Small fixes to database interface and associated metadata to deal with broken tests and different names of fields in msp

kheal · kheal · commit f011b7cd337a · 2025-04-22T15:42:59.000-07:00
diff --git a/corems/molecular_id/factory/EI_SQL.py b/corems/molecular_id/factory/EI_SQL.py
@@ -216,7 +216,6 @@ class MetaboliteMetadata:
     """
 
     id: int
-    name: Optional[str]=None
     cas: str
     inchikey: str
     inchi: str
@@ -227,6 +226,7 @@ class MetaboliteMetadata:
     iupac_name: str
     traditional_name: str
     common_name: str
+    name: Optional[str]=None
     formula: Optional[str]=None
     pubchem_id: Optional[str]=None
     refmet_id: Optional[str]=None
diff --git a/corems/molecular_id/factory/lipid_molecular_metadata.py b/corems/molecular_id/factory/lipid_molecular_metadata.py
@@ -5,39 +5,33 @@
 
 from .EI_SQL import MetaboliteMetadata
 
-
 @dataclass
 class LipidMetadata(MetaboliteMetadata):
-    """Dataclass for the Lipid Metadata
-
-    Parameters
-    ----------
-    name : str
-        The name of the lipid, using the LIPID MAPS nomenclature
-    casno : str
-        The CAS number of the lipid
-    formula : str
-        The molecular formula of the lipid
-    pubchem_id : str
-        The PubChem ID of the lipid
-    structure_level : str
-        The structure level of the lipid, following the LIPID MAPS classification
-    lipid_summed_name : str
-        The summed name of the lipid, aka lipid species,
-        following the LIPID MAPS classification
-    lipid_subclass : str
-        The subclass of the lipid, following the LIPID MAPS classification
-    lipid_class : str
-        The class of the lipid, following the LIPID MAPS classification
-    lipid_category : str
-        The category of the lipid, following the LIPID MAPS classification
-    """
-
-    name: str
-    casno: str
-    structure_level: str
+    def __init__(self, casno: str, structure_level: str, lipid_summed_name: str, lipid_subclass: str, lipid_class: str, lipid_category: str, **kwargs):
+        """
+        Initialize LipidMetadata with specific attributes and pass additional arguments to the superclass.
 
-    lipid_summed_name: str
-    lipid_subclass: str
-    lipid_class: str
-    lipid_category: str
+        Parameters
+        ----------
+        casno : str
+            The CAS number of the lipid
+        structure_level : str
+            The structure level of the lipid
+        lipid_summed_name : str
+            The summed name of the lipid
+        lipid_subclass : str
+            The subclass of the lipid
+        lipid_class : str
+            The class of the lipid
+        lipid_category : str
+            The category of the lipid
+        kwargs : dict
+            Additional arguments for the superclass
+        """
+        super().__init__(**kwargs)
+        self.casno = casno
+        self.structure_level = structure_level
+        self.lipid_summed_name = lipid_summed_name
+        self.lipid_subclass = lipid_subclass
+        self.lipid_class = lipid_class
+        self.lipid_category = lipid_category
diff --git a/corems/molecular_id/search/database_interfaces.py b/corems/molecular_id/search/database_interfaces.py
@@ -1308,33 +1308,52 @@ def get_metabolomics_spectra_library(
                 "kegg_id": "kegg",
                 "refmet_name": "common_name",
                 "molecular_formula": "formula",
+                "gnps_spectra_id":"id",
+                "precursormz": "precursor_mz",
+                "precursortype":"ion_type"
             }
         db_df.rename(columns=metabolite_metadata_mapping, inplace=True)

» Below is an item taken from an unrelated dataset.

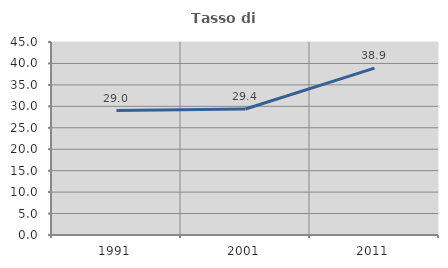
| Category | Tasso di occupazione   |
|---|---|
| 1991.0 | 29.021 |
| 2001.0 | 29.386 |
| 2011.0 | 38.905 |

+        db_df["molecular_data_id"] = db_df["inchikey"]
+
+
+
+        # Check if the resulting dataframe has the required columns for the flash entropy search
+        required_columns = ["molecular_data_id", "precursor_mz", "ion_type", "id"]
+        for col in required_columns:
+            if col not in db_df.columns:
+                raise ValueError(
+                    f"Input field on MSP must contain '{col}' column for FlashEntropy search."
+                )
 
         # Pull out the metabolite metadata from the dataframe and put it into a different dataframe
         # First get a list of the possible attributes of the MetaboliteMetadata dataclass
         metabolite_metadata_keys = list(MetaboliteMetadata.__annotations__.keys())
+        # Replace id with molecular_data_id in metabolite_metadata_keys
+        metabolite_metadata_keys = [
+            "molecular_data_id" if x == "id" else x for x in metabolite_metadata_keys
+        ]
         metabolite_metadata_df = db_df[
             db_df.columns[db_df.columns.isin(metabolite_metadata_keys)]
         ].copy()
 
-        # Make unique and use inchikey as the id/index
-        metabolite_metadata_df.drop_duplicates(subset=["inchikey"], inplace=True)
-        metabolite_metadata_df["id"] = metabolite_metadata_df["inchikey"]
+        # Make unique and recast the id column for metabolite metadata
+        metabolite_metadata_df.drop_duplicates(subset=["molecular_data_id"], inplace=True)
+        metabolite_metadata_df["id"] = metabolite_metadata_df["molecular_data_id"]
 
         # Convert to a dictionary using the inchikey as the key
-        metabolite_metadata_dict = metabolite_metadata_df.set_index("id").to_dict(
+        metabolite_metadata_dict = metabolite_metadata_df.to_dict(
             orient="records"
         )
         metabolite_metadata_dict = {
-            v["inchikey"]: self._dict_to_dataclass(v, MetaboliteMetadata)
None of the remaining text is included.